The pathogenesis of TTE is still unclear. Previous studies have suggested that there are five tails of the gubernaculum testis during testicular development, which are attached to the perineum, the front of the pubis, Scarpa’s triangle in the thigh, the region of the inguinal ligament medial to the anterior superior iliac spine, and the bottom of the scrotum. Normally, the testis descends along the guide belt that attaches to the bottom of the scrotum and terminates in the scrotum. When other tails of the gubernaculum replace the tail at the bottom of the scrotum to guide the descending of the testis, the testicular gubernaculum terminates outside the scrotum, and the testis is ectopic (9, 10). Based on this theory, ET can be divided into four types, namely, superficial inguinal, perineal, penile, and transverse testicular ectopia. Some scholars believe that the occurrence of TTE is related to that of both testes originating from the same genital ridge. Some other scholars believe that the mesonephric ducts adhere or fuse during embryonic development, the bilateral testes and spermatic cords tightly adhere, and the descending of one testis drags the other testis down at the same time, forming a testis transverse ectopic (11).

Persistent Müllerian duct syndrome is a very rare pathological association with TTE. PMDS is a rare male pseudohermaphroditism, which refers to the continuous development of Müllerian ducts due to the lack of Müllerian inhibiting factor (MIF) or anti-Müllerian hormone (AMH) during embryonic development in male individuals with normal genotypes, and further differentiates into the uterus, fallopian tubes, and upper vagina (5). In children with PMDS, the lack of MIF can lead to obstruction of testicular descent. When one testis descends, it drags the remnants of the Müllerian duct and the other testis into the same inguinal canal, resulting in an inguinal hernia and testicular ectopia (6, 12). Among the 14 TTE cases in this group, six cases of TTE were associated with PMDS, and the chromosomal analysis of peripheral blood revealed that all the cases were normal males with karyotype 46, XY.
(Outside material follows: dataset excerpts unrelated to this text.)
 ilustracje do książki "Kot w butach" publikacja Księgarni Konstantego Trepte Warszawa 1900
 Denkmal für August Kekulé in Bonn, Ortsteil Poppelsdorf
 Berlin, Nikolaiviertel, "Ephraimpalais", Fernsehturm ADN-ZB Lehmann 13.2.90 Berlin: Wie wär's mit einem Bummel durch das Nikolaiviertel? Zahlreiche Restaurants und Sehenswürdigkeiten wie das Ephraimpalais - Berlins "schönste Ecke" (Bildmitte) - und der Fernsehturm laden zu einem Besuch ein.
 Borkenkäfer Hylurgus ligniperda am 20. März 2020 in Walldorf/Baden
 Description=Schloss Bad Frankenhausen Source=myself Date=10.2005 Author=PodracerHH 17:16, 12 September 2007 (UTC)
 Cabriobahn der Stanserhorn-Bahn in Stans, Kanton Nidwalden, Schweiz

Most patients with TTE complained of scrotal emptiness or groin mass. Among the 14 cases in this group, eight cases complained of scrotal emptiness and six cases complained of groin mass. Using the Gauderer method, TTE can be divided into three types according to the accompanying lesions: type I, TTE with an inguinal hernia; type II, TTE with PMDS or primordial uterus; and type III: TTE with other abnormalities, such as hydrocele, suburethral cleft, epididymal malformation, scrotal anomaly, horseshoe kidney, and ureteropelvic junction obstruction (13). Other literature reports classify TTE into three types according to different locations of the testis: inguinal, intra-abdominal, and scrotal (14). We realize that some TTE cases may have more than two kinds of combined lesions, and the classification may be repeated according to the Gauderer method. The classification according to the location of the ectopic testis may be helpful for the selection of surgical methods.
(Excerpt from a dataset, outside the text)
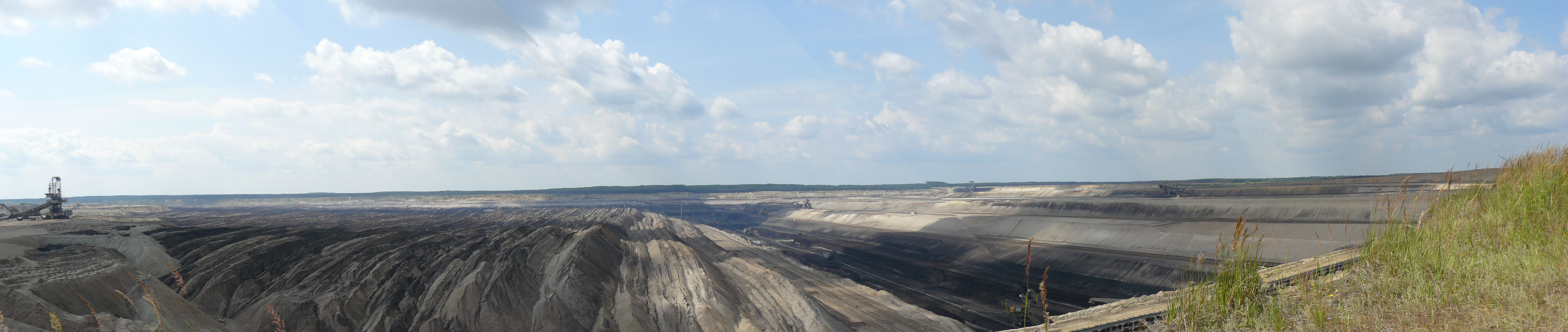 Braunkohleförderung im Tagebau Welzow Süd / Brandenburg / Germany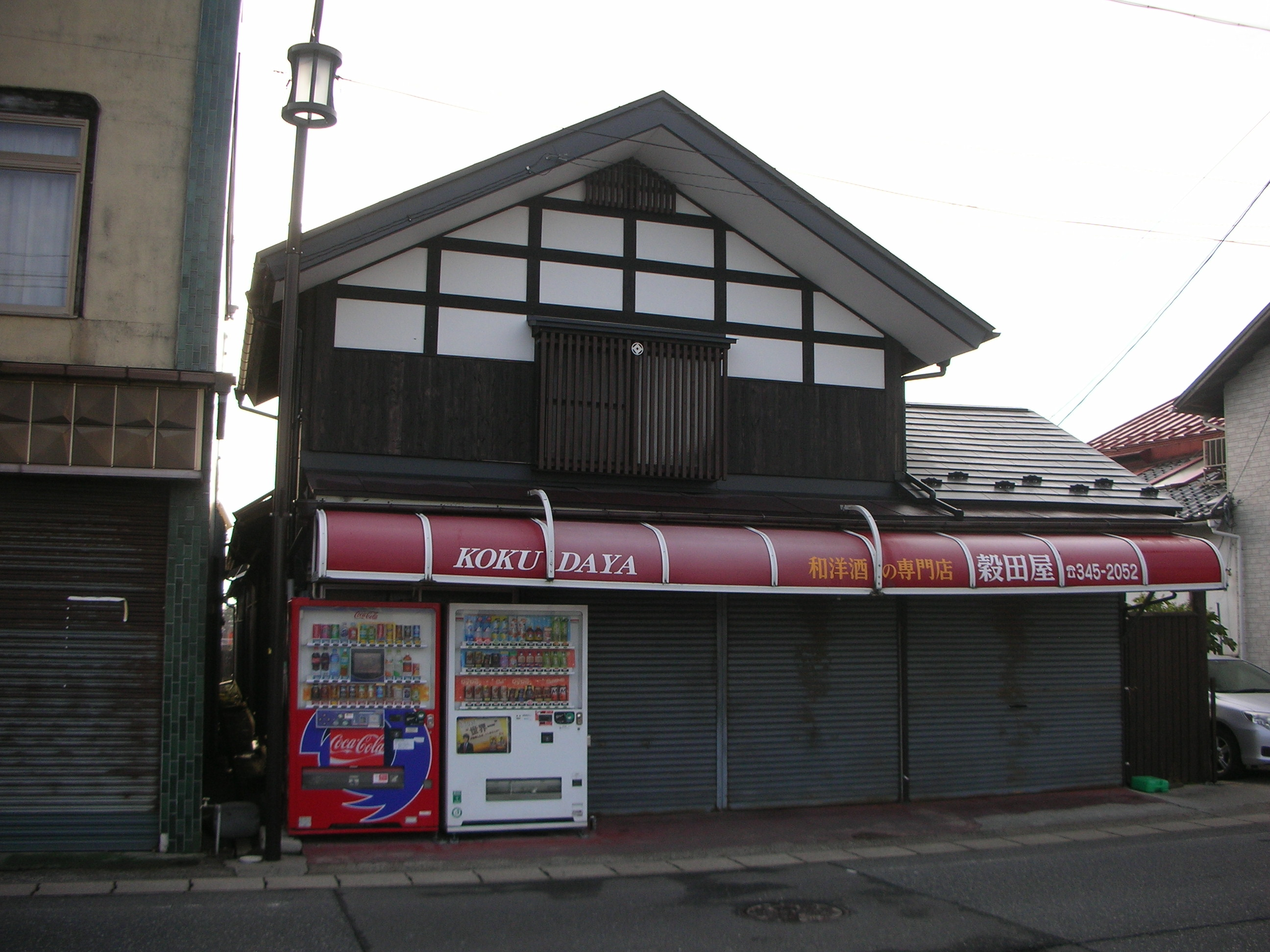 酒の穀田屋（吉岡宿界隈）

When the testis is difficult to touch on physical examination, other non-operative diagnostic modalities can help determine the location of the impalpable testis, such as ultrasound (US), computed tomography (CT), emission computed tomography (ECT), magnetic resonance imaging (MRI), magnetic resonance venography (MRV), and arteriography (15). CT, ECT, and MRI can show cord-like structures spanning from one side of the abdominal cavity to the other side, and it is possible to observe whether the testis is located around the iliac vessels or behind the bladder. However, CT and ECT have large ionizing radiation, and MRI is expensive, arteriography and venography require general anesthesia, which are invasive and difficult to be widely used in infants and young children (16, 17).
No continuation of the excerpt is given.